It seems that the event channel mechanism only uses the event channel
lock when expanding and initializing (FIFO). For the old mechanism
it was for binding, closing (uhuh), status, reset, and set_priority.

The 'closing' is interesting. What if the guest was closing the port
while we are to notify it of an interrupt (so inside hvm_dirq_assist).

evtchn_close will take the event_lock call pirq_cleanup_check
and calls pt_pirq_cleanup_check. We check for STATE_RUN (still set
as dpci_softirq hasn't finished calling hvm_dirq_assist) so it returns
zero .. and does not call radix_tree_delete.

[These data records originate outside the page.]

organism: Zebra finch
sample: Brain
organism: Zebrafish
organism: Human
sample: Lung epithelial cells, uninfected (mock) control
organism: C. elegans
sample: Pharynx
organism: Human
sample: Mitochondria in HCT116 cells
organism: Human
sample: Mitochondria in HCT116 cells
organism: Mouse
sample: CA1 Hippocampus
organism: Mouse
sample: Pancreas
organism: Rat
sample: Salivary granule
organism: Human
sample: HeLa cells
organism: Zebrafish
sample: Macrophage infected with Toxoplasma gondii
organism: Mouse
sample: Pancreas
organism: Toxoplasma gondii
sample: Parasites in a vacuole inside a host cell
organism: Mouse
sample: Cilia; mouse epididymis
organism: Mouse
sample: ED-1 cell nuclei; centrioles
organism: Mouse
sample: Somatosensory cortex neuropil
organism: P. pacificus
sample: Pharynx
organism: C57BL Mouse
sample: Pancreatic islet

Then evtchn_close goes to 'unlink_pirq_port' and then follows up with
'unmap_domain_pirq_emuirq'. That sets emuirq to IRQ_UNBOUND.

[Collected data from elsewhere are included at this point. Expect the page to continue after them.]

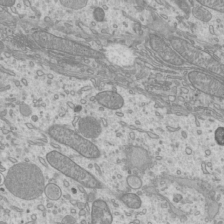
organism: Mouse
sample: Cilia; mouse epididymis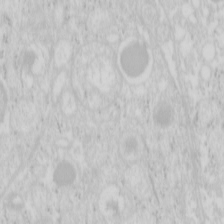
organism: Mouse
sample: Pancreas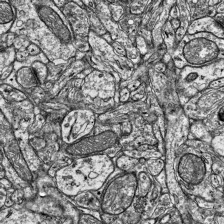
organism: Mouse
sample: Visual Cortex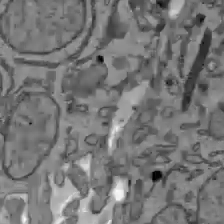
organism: C57BL Mouse
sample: Liver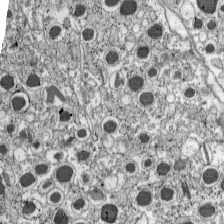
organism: C57BL Mouse
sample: Pancreatic islet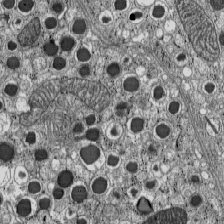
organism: C57BL Mouse
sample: Pancreatic islet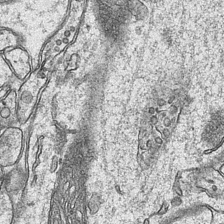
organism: Mouse
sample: CA1 Hippocampus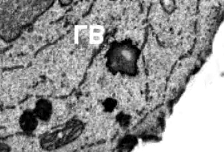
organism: Human
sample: HeLa cells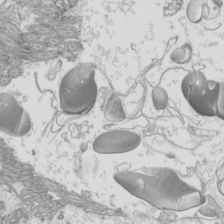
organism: Mouse
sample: Cilia; mouse epididymis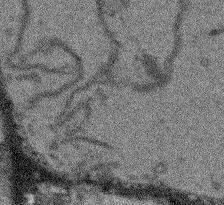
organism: Arabidopsis thaliana
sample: Root tip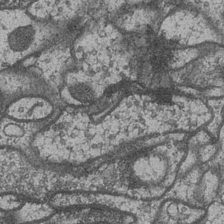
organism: Drosophila
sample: Optic medulla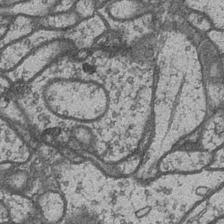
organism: Drosophila
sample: Optic medulla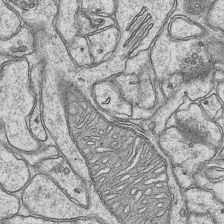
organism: Mouse
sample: CA1 Hippocampus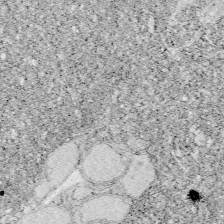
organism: Zebrafish
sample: Whole-Brain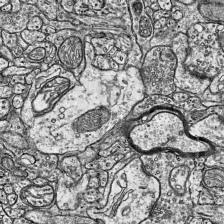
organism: Mouse
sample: Visual Cortex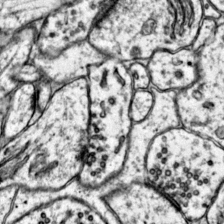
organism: Mouse
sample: Primary visual cortex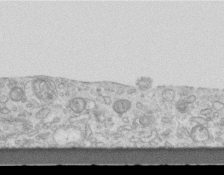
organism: Mouse
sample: Centriole in ependymal cells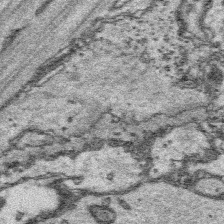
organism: Platynereis dumerilii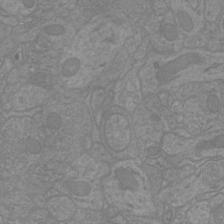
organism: Mouse
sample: Cortical neurons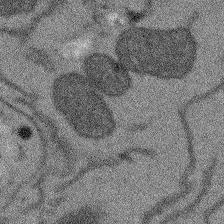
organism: Arabidopsis thaliana
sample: Root tip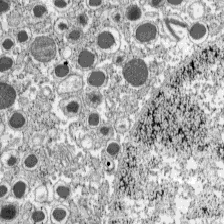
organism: C57BL Mouse
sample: Pancreatic islet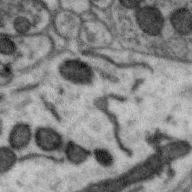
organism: Zebra finch
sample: Brain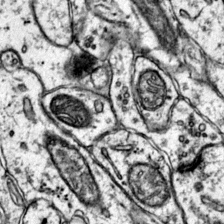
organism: Mouse
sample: Primary visual cortex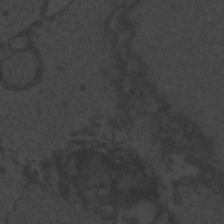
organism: Zebrafish
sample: Macrophage infected with Toxoplasma gondii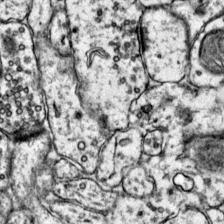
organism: Mouse
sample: Primary visual cortex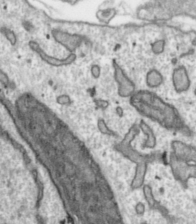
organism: Toxoplasma gondii
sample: Parasites in a vacuole inside a host cell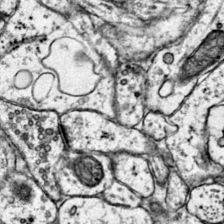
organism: Mouse
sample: Primary visual cortex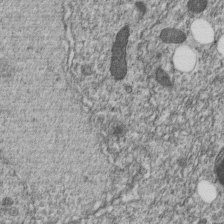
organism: C. elegans
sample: C. elegans embryo early stage

OK, now hvm_dirq_assist is now inside the first 'if' and checks:

684         if ( hvm_domain_use_pirq(d, pirq) )

which would have been true, but now is false (as emuirq is now
IRQ_UNBOUND). 

Lets also assume this is for an MSI.

The 'pt_irq_need_timer' returns 0:

142     return !(flags & (HVM_IRQ_DPCI_GUEST_MSI | HVM_IRQ_DPCI_TRANSLATE));

which hits this:

723         ASSERT(pt_irq_need_timer(pirq_dpci->flags));

and blows up.

If we are not compiled with 'debug=y' then we would set a timer which
8 ms later calls 'pt_irq_time_out'. It then clears the STATE_RUN and
the softirq is done.

So lets switch back to 'evtchn_close'.. which unlocks the event_lock
and is done.

The 'pt_irq_time_out' is pretty much a nop - takes the event_lock,
does not iterate over the list as it is an MSI one so no legacy interrupts.
Calls pt_irq_guest_eoi over the radix tree - and pt_irq_guest_eoi does nothing
as the _HVM_IRQ_DPCI_EOI_LATCH_SHIFT is not set.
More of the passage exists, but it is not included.